A group of Jewish faculty and local synagogue members are boycotting a Holocaust commemoration event at James Madison University scheduled for Thursday evening. Jewish members of the event’s organizing committee were allegedly kicked off after they deemed a planned musical section too celebratory for the occasion. The performance is to be given by the school’s provost, Heather Coltman, who is also a concert pianist.
Rabbi Jeffrey Kurtz-Lendner, who leads Beth El Congregation in Harrisonburg, Virginia, where the school is located, said that the Jewish faculty and staff on the committee were rebuffed.
A planned piano performance by Heather Coltman, provost of James Madison University, during a Holocaust event struck some members of the Jewish community as inappropriate. Photo by James Madison University
“They were told, ‘Well, this is what it is, we don’t care what you have to say,’” Kurtz-Lendner said in an interview.
Kurtz-Lendner wrote a letter to Jonathan Alger, the university’s president, Wednesday, objecting to the program.
Narketta Sparkman-Key, associate provost overseeing diversity, said in a statement that officials were unaware of concerns about the event. “This event is to create an opportunity for people to learn about the lived experiences of others and honor the Holocaust Remembrance Day through educational and solemn means,” she said.

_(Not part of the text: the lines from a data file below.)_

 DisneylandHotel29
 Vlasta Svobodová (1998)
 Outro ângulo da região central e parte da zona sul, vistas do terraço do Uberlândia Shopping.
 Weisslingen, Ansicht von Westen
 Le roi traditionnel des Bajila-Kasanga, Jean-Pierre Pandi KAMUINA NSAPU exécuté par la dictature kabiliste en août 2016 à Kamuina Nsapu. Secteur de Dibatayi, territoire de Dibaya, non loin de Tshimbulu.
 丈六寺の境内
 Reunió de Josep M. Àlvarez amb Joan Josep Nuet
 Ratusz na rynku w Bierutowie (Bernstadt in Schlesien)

A program for the event, scheduled for 6 p.m. Thursday, describes it as “an evening conversation on the history and legacy of the Holocaust.” In addition to lectures on “Lessons and Legacies of Auschwitz,” and “Antisemitism and White Supremacy,” it also features a section called “Music as Refuge in the Holocaust” performed by Coltman and Jo-Anne van der Vat-Chromy, a member of the music faculty.

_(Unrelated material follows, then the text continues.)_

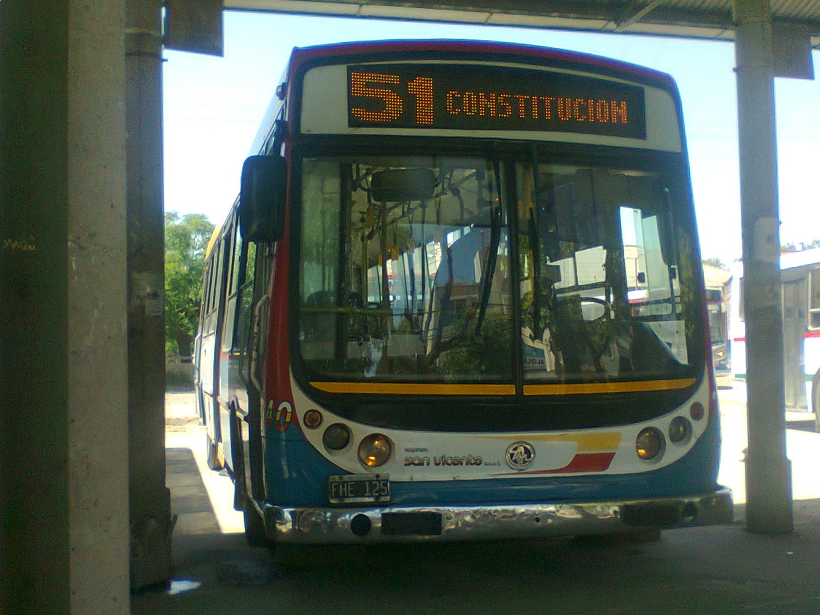 Unidad 240 de la línea 51 de Buenos Aires

Kurtz-Lendner said that too much emphasis was being placed on the musical selections, and that Alan Berger, a Florida Atlantic University professor, had been asked to limit his remarks on Auschwitz to ten minutes.

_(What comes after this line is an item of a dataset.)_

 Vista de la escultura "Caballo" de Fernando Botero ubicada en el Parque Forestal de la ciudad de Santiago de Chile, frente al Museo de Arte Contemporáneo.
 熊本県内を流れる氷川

“The whole program is designed to use the Holocaust as an opportunity for the university to have a celebration,” said Kurtz-Lender, whose Reform congregation has about 70 member families. “It’s basically a Holocaust Memorial Day Macy’s sale.”
Coltman’s office referred questions to Sparkman-Key who did not immediately respond. It is not clear what pieces will be performed.
Two dozen current and past John Madison faculty and staff, who did not list their names, sent a letter to Alger, the president, announcing that they would boycott the event. The undated letter was republished by the Breeze, the school’s student newspaper, Thursday morning.
“I’ve had several people say to me, ‘Oh, I’m gonna go to the thing on Thursday. See you there,’ and my answer, of course, is, ‘Thank you, you know, I’m not attending,’” Maura Hametz, who runs the history department at John Madison and was one of the Jewish faculty who signed the letter, told the Breeze.
Program sparks controversy
The event program states that it is being sponsored by the Gandhi Center for Global Nonviolence on campus, but director Taimi Castle told the Breeze that the center’s representative had pulled out of the planning process in October and she would have withdrawn support if she had been aware of the concerns.
The program also lists Randi Nagel, rabbi of Temple House of Israel in neighboring Saunton as offering a “community welcome” but Kurtz-Lendner said Nagel pulled out after he informed her of the local concerns.
“I am not participating,” Nagel said in an email. “I was not able to attend.”
Kurtz-Lendner said that Sparkman-Key, who is also speaking at the event, had alienated some members of the Jewish community by writing on social media during a visit to Israel that Jesus had parted the Red Sea.
Sparkman-Key, who frequently invokes God on Twitter, did not immediately respond to a request for comment.
Zach Ginsberg, vice president of the campus Hillel, is also listed on the program reading a poem. JMU Hillel, which is not professionally staffed, did not immediately respond to a request for comment.
Hillel estimates that James Madison has approximately 1,200 Jewish students, which would account for 6% of the public university’s total student population. Harrisonburg, a community of 50,000 about 130 miles southwest of Washington, D.C, has a small Jewish community. In addition to Beth El Congregation, James Madison has a Chabad house.